Introduction: Pathologic vertebral fractures are devastating for patients with spinal metastases. However, the mechanical process underlying these fractures is poorly understood, limiting physician’s ability to predict which vertebral bodies will fail.

Method: Here, we show the development of a damage-based finite element framework producing highly reliable pathologic vertebral strength and stiffness predictions from X-Ray computed tomography (CT) data. We evaluated the performance of specimen-specific material calibration vs. global material calibration across osteosclerotic, osteolytic, and mixed lesion vertebrae that we derived using a machine learning approach.

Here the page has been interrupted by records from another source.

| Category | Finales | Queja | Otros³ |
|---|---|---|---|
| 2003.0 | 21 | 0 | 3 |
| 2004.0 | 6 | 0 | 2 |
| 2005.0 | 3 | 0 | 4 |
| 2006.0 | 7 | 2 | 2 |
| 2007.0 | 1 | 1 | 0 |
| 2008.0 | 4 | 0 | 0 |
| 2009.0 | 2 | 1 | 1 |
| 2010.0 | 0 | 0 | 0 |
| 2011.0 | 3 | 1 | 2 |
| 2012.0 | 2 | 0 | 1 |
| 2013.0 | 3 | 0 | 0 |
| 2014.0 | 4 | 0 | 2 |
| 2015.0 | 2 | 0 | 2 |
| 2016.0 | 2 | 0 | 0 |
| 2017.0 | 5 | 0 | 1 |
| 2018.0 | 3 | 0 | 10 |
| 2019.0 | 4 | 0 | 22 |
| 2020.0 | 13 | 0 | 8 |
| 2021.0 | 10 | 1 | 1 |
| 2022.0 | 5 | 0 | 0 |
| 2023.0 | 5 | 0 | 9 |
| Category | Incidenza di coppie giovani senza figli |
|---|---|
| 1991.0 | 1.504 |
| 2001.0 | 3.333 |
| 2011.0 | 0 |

Results: The FE framework using global calibration strongly predicted the pathologic vertebrae stiffness (R2 = 0.90, p < 0.0001) and strength (R2 = 0.83, p = 0.0002) despite the remarkable variance in the pathologic bone structure and density. Specimen-specific calibration produced a near-perfect prediction of both stiffness and strength (R2 = 0.99, p < 0.0001, for both), validating the FE approach. The FE damage-based simulations highlighted the differences in the pattern of spatial damage evolution between osteosclerotic and osteolytic vertebral bodies.

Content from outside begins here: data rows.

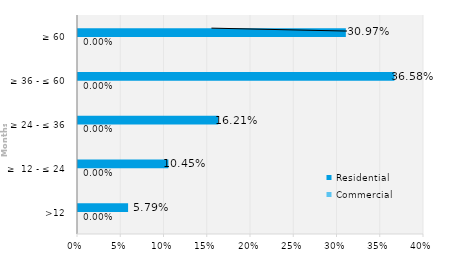
| Category | Commercial | Residential |
|---|---|---|
| >12 | 0 | 0.058 |
| ≥  12 - ≤ 24 | 0 | 0.104 |
| ≥ 24 - ≤ 36 | 0 | 0.162 |
| ≥ 36 - ≤ 60 | 0 | 0.366 |
| ≥ 60 | 0 | 0.31 |
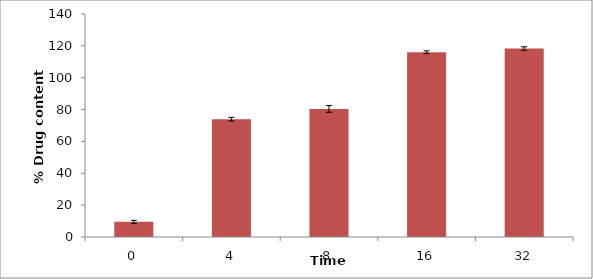
| Category | Series 1 |
|---|---|
| 0.0 | 9.5 |
| 4.0 | 74 |
| 8.0 | 80.4 |
| 16.0 | 116 |
| 32.0 | 118.3 |

Discussion: With failure, the FE simulation suggested a common damage evolution pathway progressing largely localized to the low bone modulus regions within the vertebral volume. Applying this FE approach may allow us to predict the onset and anatomical location of vertebral failure, which is critical for developing image-based diagnostics of impending pathologic vertebral fractures.